El pasado efímero
Opinión
27 May 2016. Actualizado a las 05:00 h.
En Oviedo, hace unos días, se impartió una conferencia sobre la «inmerecida fama» (sic) del general Rafael del Riego. La noticia pasó medio inadvertida, pero sirve para constatar dos cosas: que hay gente a la que sólo se le da bien salir de meritoria en La Regenta y que el pasado es un lugar de naturaleza efímera en el que no cabe dar nada por sentado. Hubo un tiempo en el que estas cosas se tomaban en serio. Para ganarse el respeto de la posteridad había al menos que batallar en una guerra, emplear veinte años en el viaje de vuelta a casa y encontrar una vez allí a la mujer espantando un enjambre de pretendientes. Ahora que nadie ha leído La Odisea y muchos creen que Homero es una marca de detergente, todo se vende más barato, también la percepción de lo que fue. Se mira el pasado con ojos suspicaces porque no interesa comprender lo que ocurrió, sino rebañar en él todo lo que resulte medianamente aprovechable con vistas al presente.
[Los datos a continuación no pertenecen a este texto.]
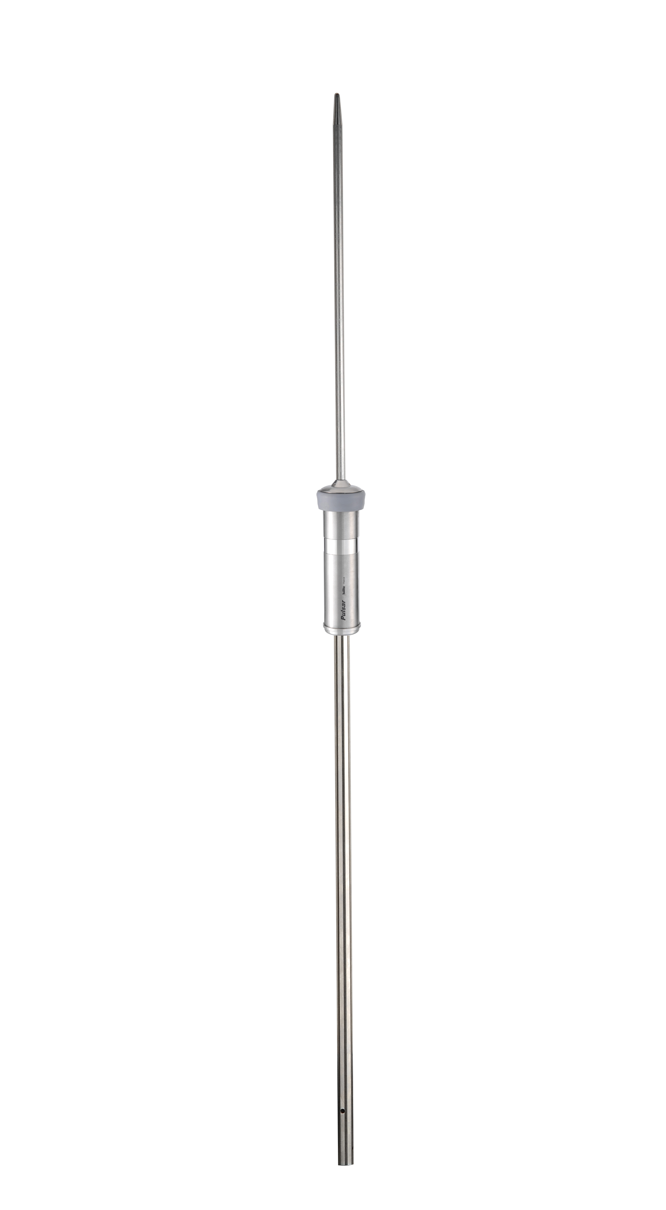 Pulsar 60, ESE lightning rod
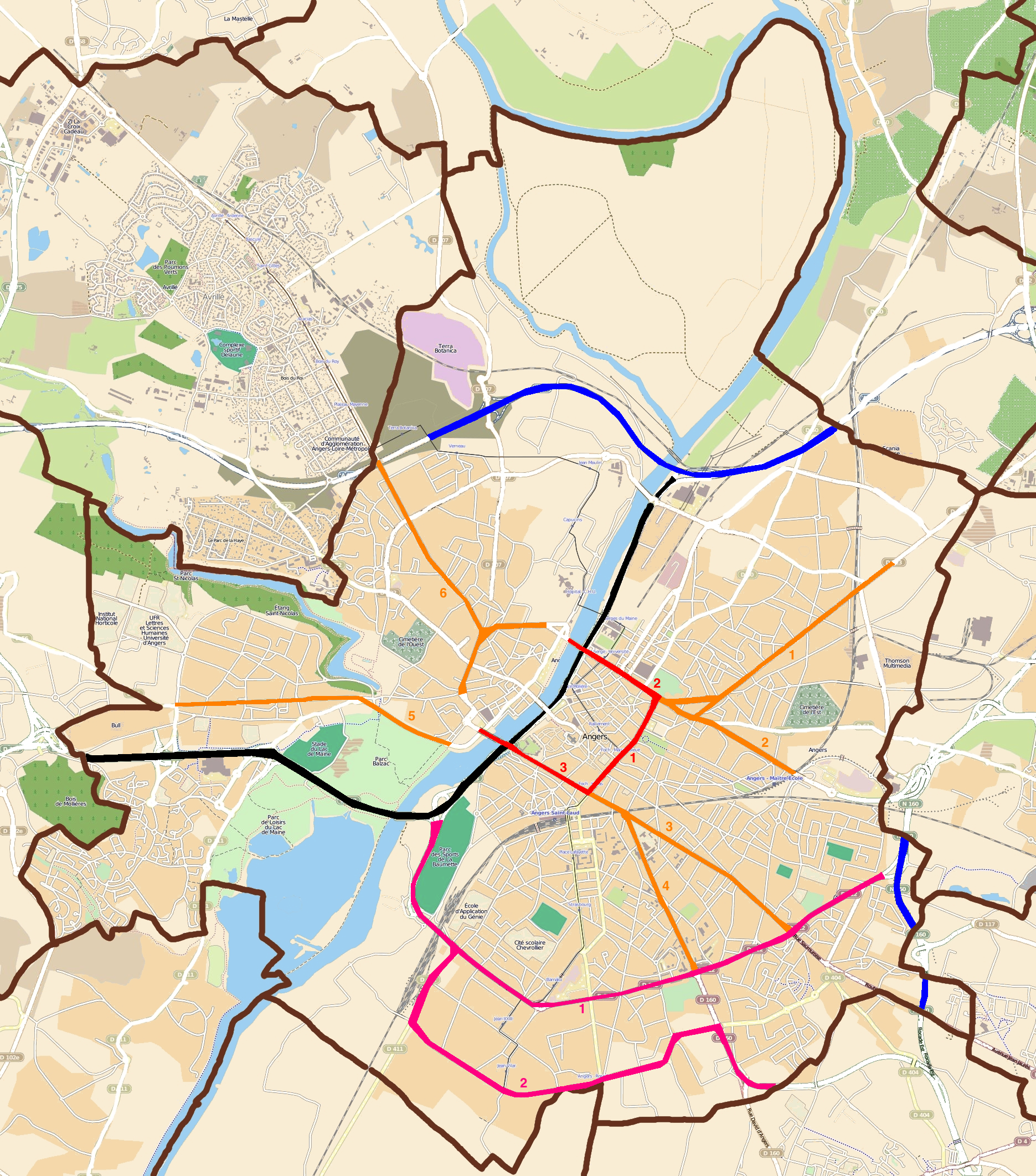 Voirie de la ville d'Angers : - En rouge, les boulevards historiques qui ceinturent l'hypercentre : 1.Boulevards du Maréchal-Foch, de la résistance et de la déportation, Bessonneau. 2. Boulevards Carnot, Ayrault. 3. Boulevards du Roi-René, du général De Gaulle. - En orange, les voies radiales en direction de la périphérie : 1. Avenue Pasteur. 2. Avenue Montaigne. 3. Rues Volney et Saumuroise. 4. Rue Rabelais, avenue De Lattre de Tassigny. 5. Avenue du Général Patton, boulevard du Bon Pasteur. 6. Avenue René-Gasnier, boulevards Davier et Georges Clémenceau. - En violet, les axes faisant office de rocade sud de substitution : 1. Boulevards Charles Barrangé, de l'Abbé Edouard Chauvat, Jacques Portet, Eugène Chaumin, Joseph Bédier, Jacques Millot, d'Estienne d'Orves. 2. Boulevard Charles Barrangé, route de Bouchemaine, boulevards Robert d'Arbrissel, Albert Blanchoin, RN260. - En noir, les voies sur berges ; - En bleu, les autoroutes.

En Twitter, esta misma semana, un doctor en Historia del Arte calificaba a Lorca de «escritor pequeño burgués» para afearle a un diputado de izquierdas que prefiriese Poeta en Nueva York a Vientos del pueblo. No mucho antes, allá por las vísperas o las resacas del 2 de mayo, alguien censuró al pobre Jovellanos por haber muerto aferrándose a su patria en vez de bailarle el agua a los de Napoleón.
No es nuevo el revisionismo que a lo largo de los siglos, desde el Cantar de Mío Cid en adelante, ha intentado mostrar galgos donde sólo hubo podencos, pero resulta curiosa la irrefrenable vocación de reescribir la propia historia para ir acomodándola al signo de unos tiempos que avanzan cada vez más rápido sin dejar de ser por ello menos tristes. Hemos llegado a un extremo en el que se exige más a los muertos que a los vivos, tal vez porque los primeros ya no pueden defenderse y los segundos aún tenemos la capacidad de ir buscando el abrigo del sol que más caliente. Culpamos a Manuel Azaña de no haber sabido hacer frente a los golpistas de 1936, pero en cambio erigimos en paladín de la lucha proletaria al primero que se arremanga para darle una leche a un concejal. Escrutamos cada rincón de la memoria colectiva con el propósito de hallar los claroscuros más inverosímiles al tiempo que aceptamos sin rechistar demasiado la primera astracanada que nos pongan por delante, siempre que quien la pronuncie haya conseguido reunir a un séquito de admiradores prestos a romperse las manos aplaudiendo. Cualquiera puede hacerse un traje a medida porque en estos grandes almacenes de la moral por cuyos pasillos deambulamos a diario habrá alguien dispuesto a comprarlo y nadie se atreverá a proclamar en voz alta que el emperador va desnudo. Así, burla burlando, El Lute se convierte en un preso político, Álvarez-Cascos resulta ser una reencarnación de los viejos ilustrados del XVIII y Otegi oficia de incansable luchador por la paz y las libertades. De tanto pervertir los significados hemos terminado por quedarnos con los significantes, tan dúctiles y maleables que lo mismo causan un roto que arreglan un descosido. Escribió Antonio Machado: «El vano ayer engendrará un mañana / vacío y ¡por ventura! pasajero». El último delirio llegó hace poco desde Córdoba, lejana y sola. Allí han resucitado a Julio Anguita, aquel califa que en realidad sólo supo ser visir y que, por lo visto, está llamado a convertirse en el símbolo de la nueva era. «¡Estamos en 1977!», dijo al despertar, aturdido y descolocado como si regresara de un coma profundo. Sus fieles aplaudieron enfebrecidos. Y digo yo que para irnos tan atrás en el tiempo no hacía falta inventar la política del futuro.